Currently, the configuration will recognize and adjust the GridPACK build if the PETSc build includes ParMETIS, Superlu_DIST and/or MUMPS. Many of the example GridPACK applications expect a parallel direct linear solver to be built into PETSc. This is satisfied by including Superlu_DIST or MUMPS in the PETSc build.

ParMETIS

GridPACK uses ParMETIS to (re)distribute an electrical network over several processors. It needs to be built with the same MPI configuration as Boost and PETSc. GridPACK configuration will find ParMETIS automatically if it has been included in the PETSc build. Otherwise, the GridPACK configuration just needs to know where ParMETIS was installed, which is specified by

   -D PARMETIS_DIR:STRING="/pic/projects/gridpack/software" \

GridPACK requires version ParMETIS version 4.0. Older versions will not work. On most systems, it is straightforward to download and build ParMETIS as part of the PETSc build. We highly recommend that you do this to access ParMETIS.

Doxygen

GridPACK uses Doxygen to help document code. It's use is optional. Doxygen documentation can optionally be prepared during the build process. This is enabled if Doxygen is found. Graphviz is necessary for full documentation features.

Linux Basics

Some basic knowledge of Linux is necessary in order to build GridPACK. Familiarity with a Linux editor such as VIM or EMACS is required. Extensive documentation is readily available for both these editors, both online and in books. In addition, you will need to download tarballs (.tar or .tar.gz files) of the Boost, PETSc and GA libraries, uncompress them, and then configure and build the libraries. If you usually download files using a Windows machine, you can download a library tarball using Windows and then copy it to your Linux platform using the WinSCP utility. This will allow you to transfer your files from Windows to Linux in a straightforward way. You may also be able to download directly to a Linux platform by bringing up a browser such as Firefox from the Linux command prompt, going to the appropriate download site and downloading directly to your Linux directory.

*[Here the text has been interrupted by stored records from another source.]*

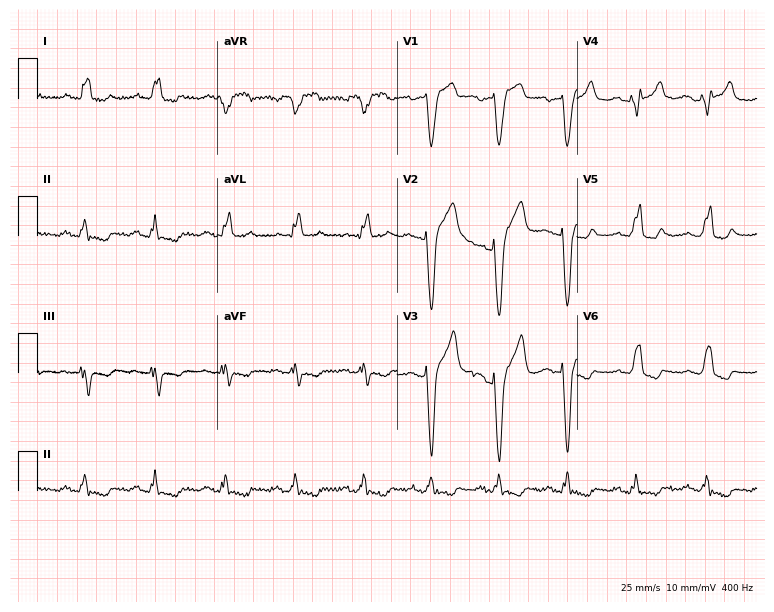
12-lead ECG from a male, 74 years old. Shows left bundle branch block.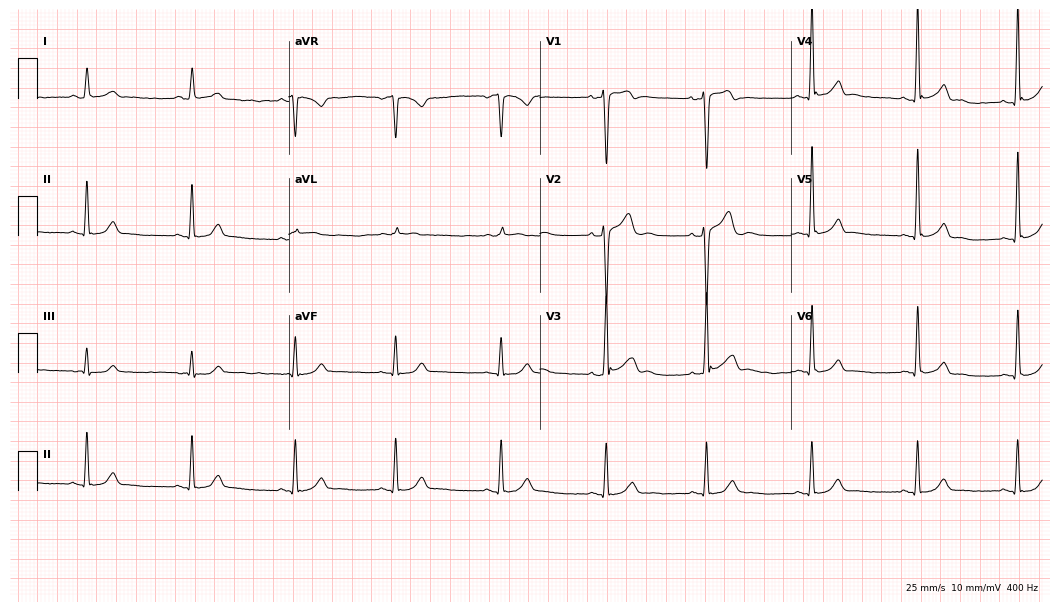
ECG (10.2-second recording at 400 Hz) — a male patient, 30 years old. Labelled as a normal ECG.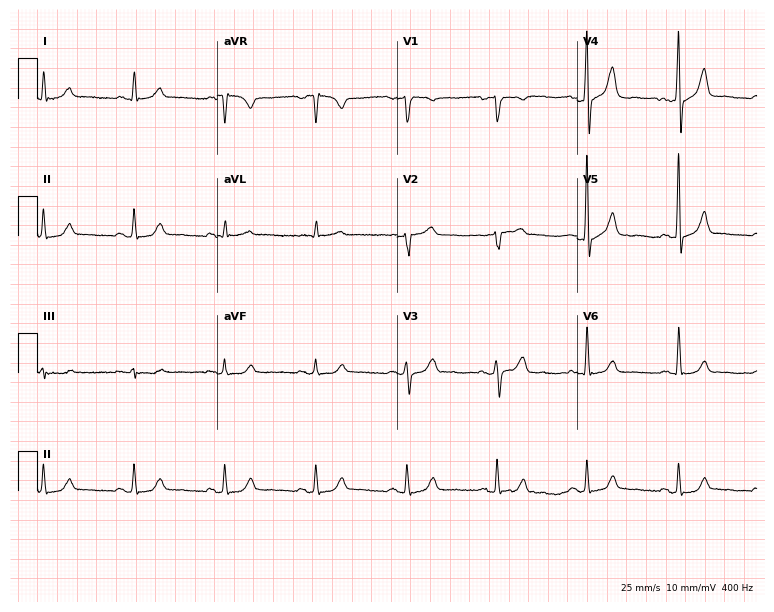
12-lead ECG from a man, 76 years old (7.3-second recording at 400 Hz). Recorded interpretation: within normal limits.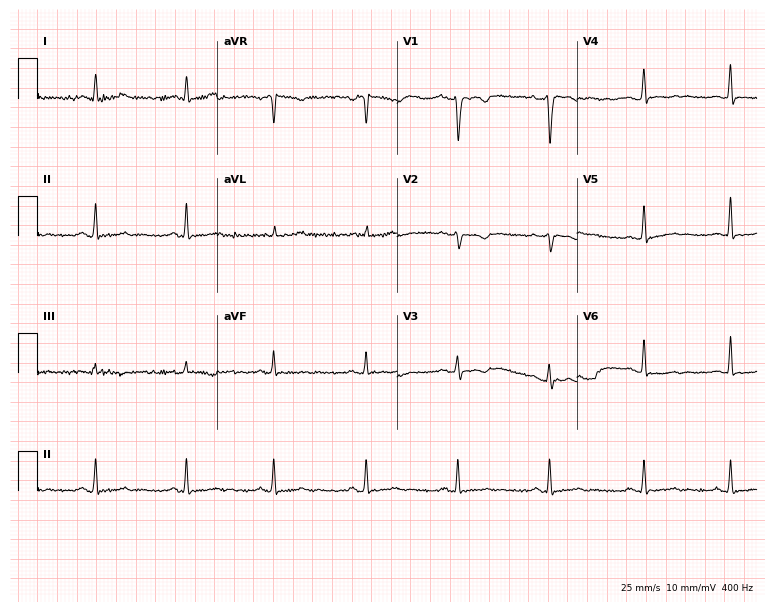
Electrocardiogram (7.3-second recording at 400 Hz), a 39-year-old female. Of the six screened findings (first-degree AV block, right bundle branch block, left bundle branch block, sinus bradycardia, atrial fibrillation, sinus tachycardia), none is recorded. Only these six findings were labelled.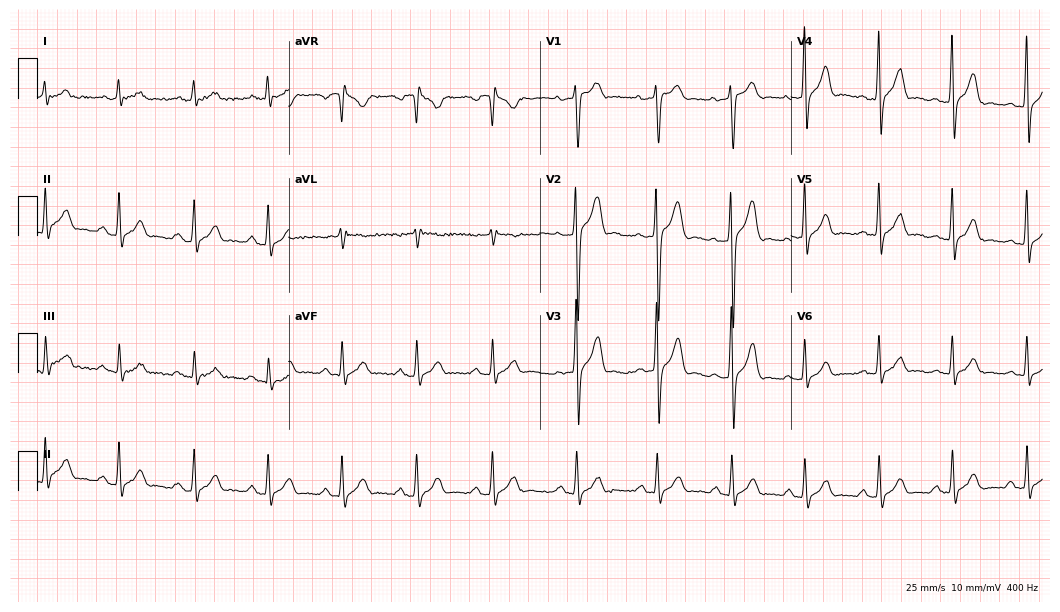
Electrocardiogram (10.2-second recording at 400 Hz), a male patient, 40 years old. Overall reading on record: normal ECG.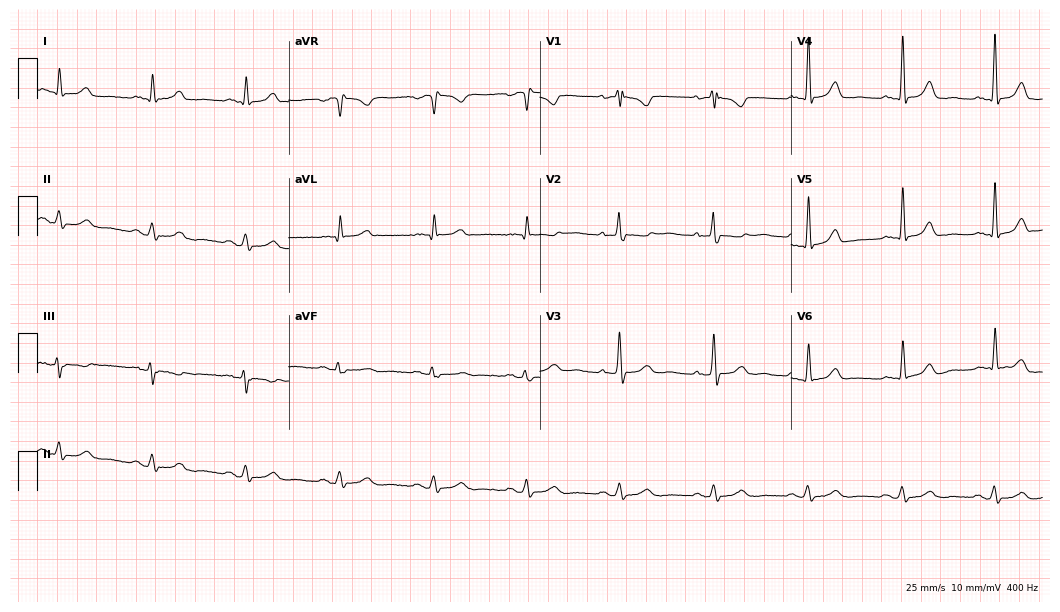
12-lead ECG from a 62-year-old woman. Labelled as a normal ECG.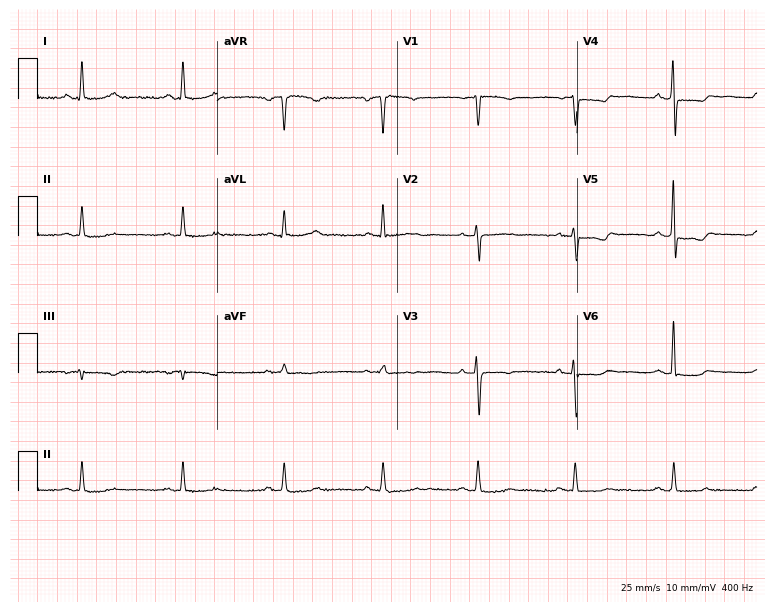
12-lead ECG from a 57-year-old female. No first-degree AV block, right bundle branch block, left bundle branch block, sinus bradycardia, atrial fibrillation or sinus tachycardia recorded for this tracing. Other findings, if any, are not listed.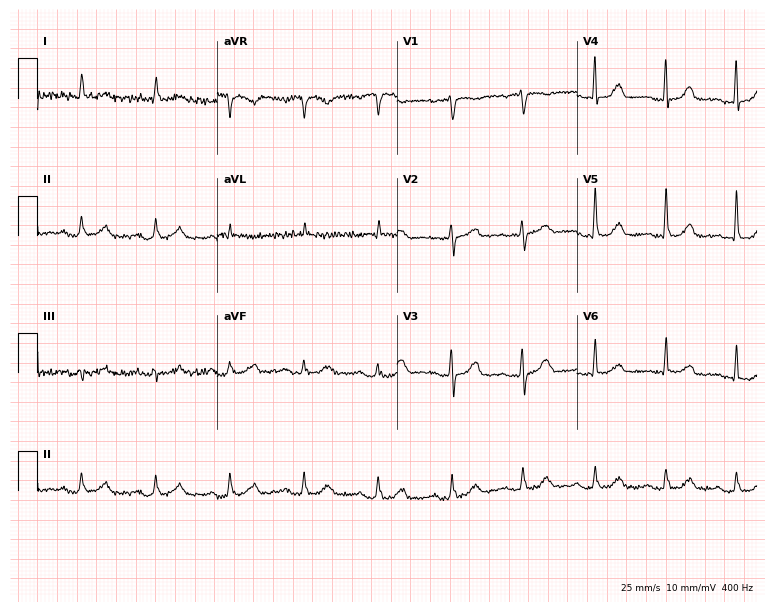
Standard 12-lead ECG recorded from an 80-year-old man. None of these six findings is recorded: first-degree AV block, right bundle branch block, left bundle branch block, sinus bradycardia, atrial fibrillation, sinus tachycardia.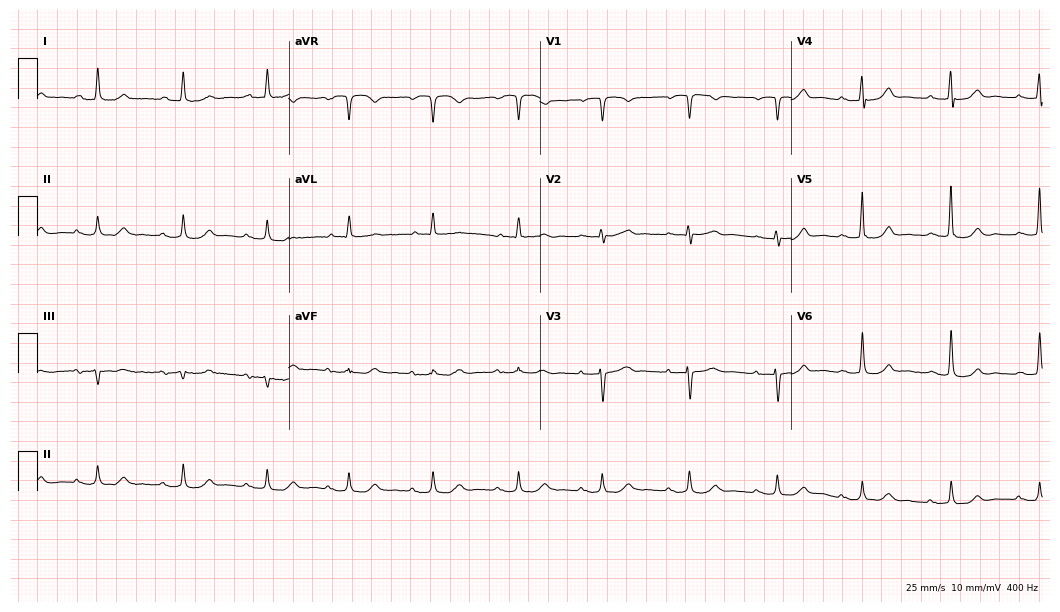
12-lead ECG from a male, 82 years old. Shows first-degree AV block.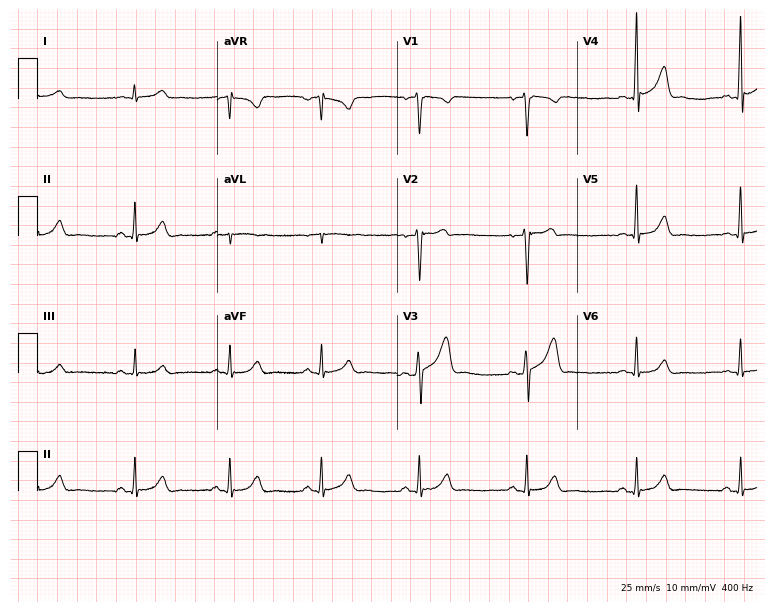
Standard 12-lead ECG recorded from a 40-year-old male patient (7.3-second recording at 400 Hz). None of these six findings is recorded: first-degree AV block, right bundle branch block (RBBB), left bundle branch block (LBBB), sinus bradycardia, atrial fibrillation (AF), sinus tachycardia.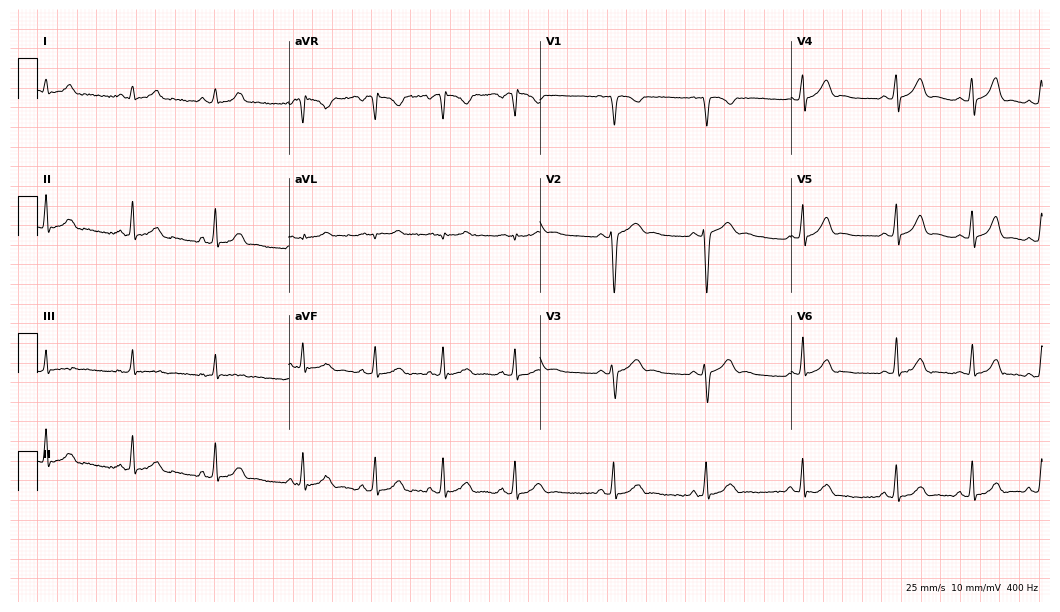
Standard 12-lead ECG recorded from a 17-year-old woman. Read as a normal ECG.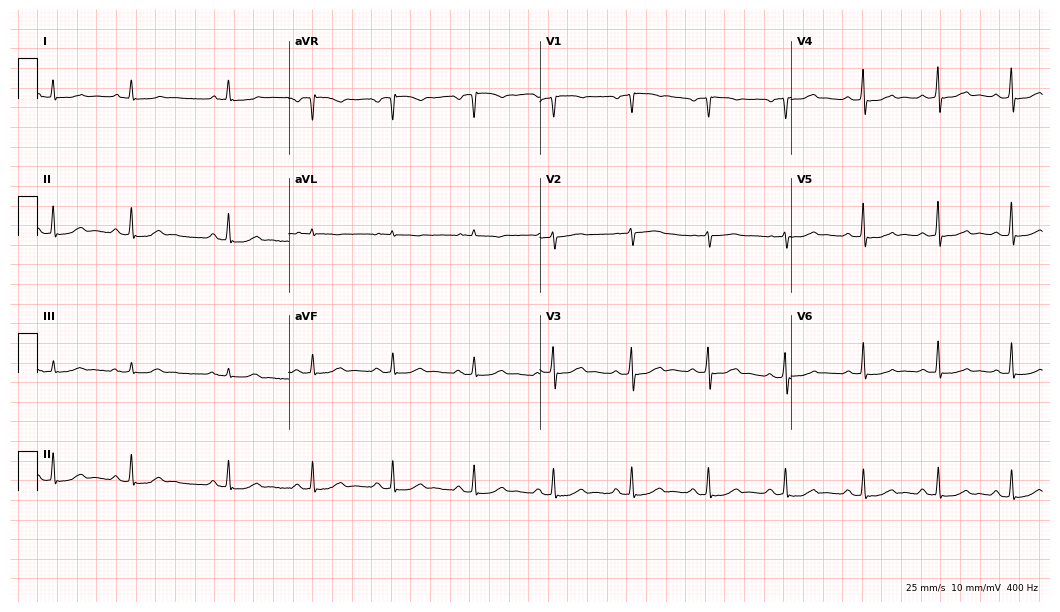
12-lead ECG (10.2-second recording at 400 Hz) from a man, 75 years old. Labelled as a normal ECG.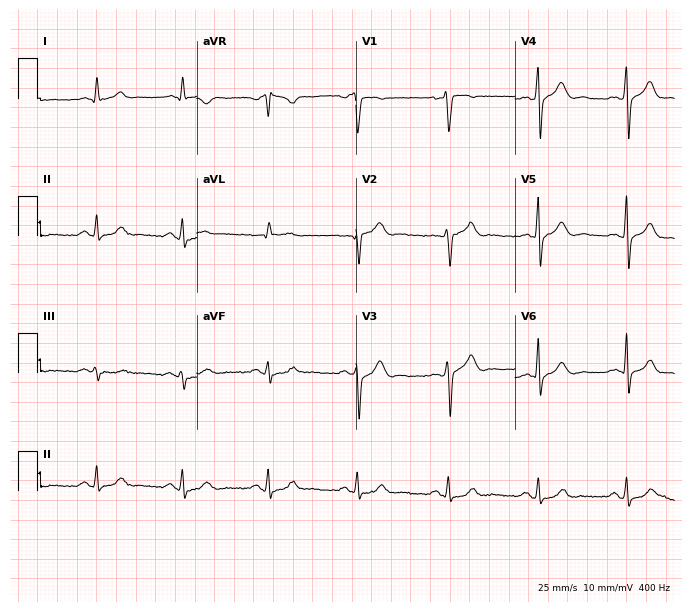
Electrocardiogram (6.5-second recording at 400 Hz), a male patient, 46 years old. Overall reading on record: normal ECG.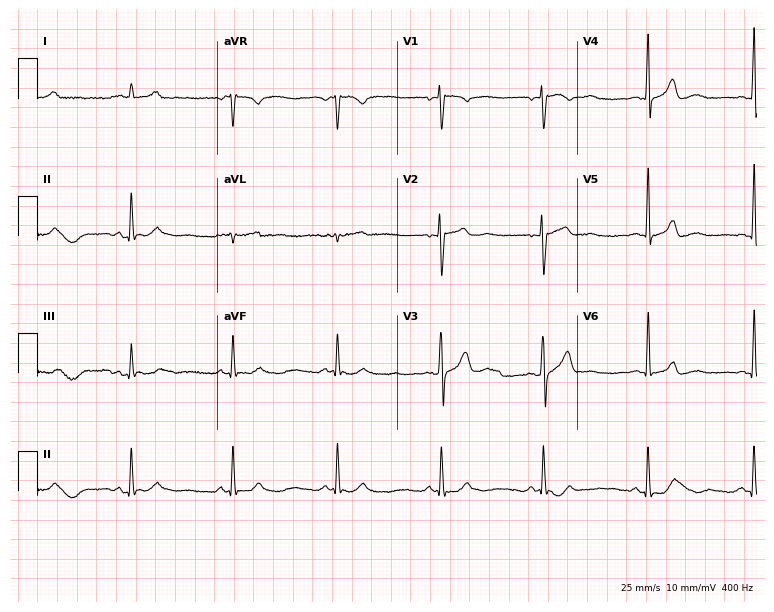
12-lead ECG from a male, 34 years old. Recorded interpretation: within normal limits.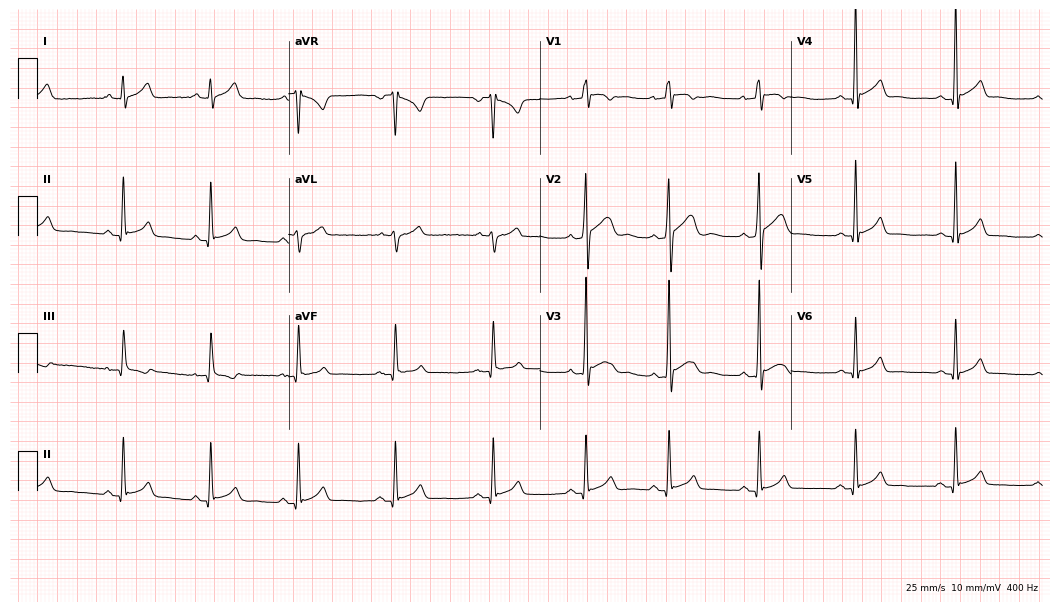
12-lead ECG from a man, 20 years old (10.2-second recording at 400 Hz). Recorded interpretation: within normal limits.

Once you have a tarball downloaded to your software directory, the next step is to uncompress the file into its own directory. For example, if you have downloaded the Boost tarball for version 1.65.0, you would see the following file in your directory

   boost_1_65_0.tar.gz

The .tar extension means that all the files in the boost directory have been concatenated into a single file using the Linux tar command. The .gz extension means that the tarball has been further compressed using the gzip command. You can uncompress the file and untar it using the single command

   tar xvf boost_1_65_0.tar.gz

This will produce a directory

   boost_1_65_0

in the same directory that the tarball is located in and will contain all the individual files and subdirectories contained in the Boost library.

Once you have the Boost directory, the next step is to cd into it and create a script for building Boost. This would consist of creating a file at the top of the boost_1_65_0 directory with a name such as build.sh that contains the commands for configuring Boost. On a Redhat Linux cluster using the GNU compilers, you would use these lines

   echo "using mpi ;" > ~/user-config.jam
   sh ./bootstrap.sh \
       --prefix="/my_home_directory/software/boost_1_65_0" \
       --without-icu \
       --with-toolset=gcc \
       --without-libraries=python
   ./b2 -a -d+2 link=static stage
   ./b2 -a -d+2 link=static install
   rm ~/user-config.jam

Note that the argument to --prefix is the path to the Boost directory that you are currently in. Once these lines have been copied into the build.sh file, the file needs to made executable by changing its permissions with the command

   chmod +x build.sh

The script can then be run (in the boost_1_65_0 directory) by typing

   ./build.sh

This will configure and build Boost. It is not strictly necessary to put these commands in a script. They will also work by just typing them into the the Linux command line. However, for such a long set of commands, it is obviously more desirable to avoid a mistake by using the script.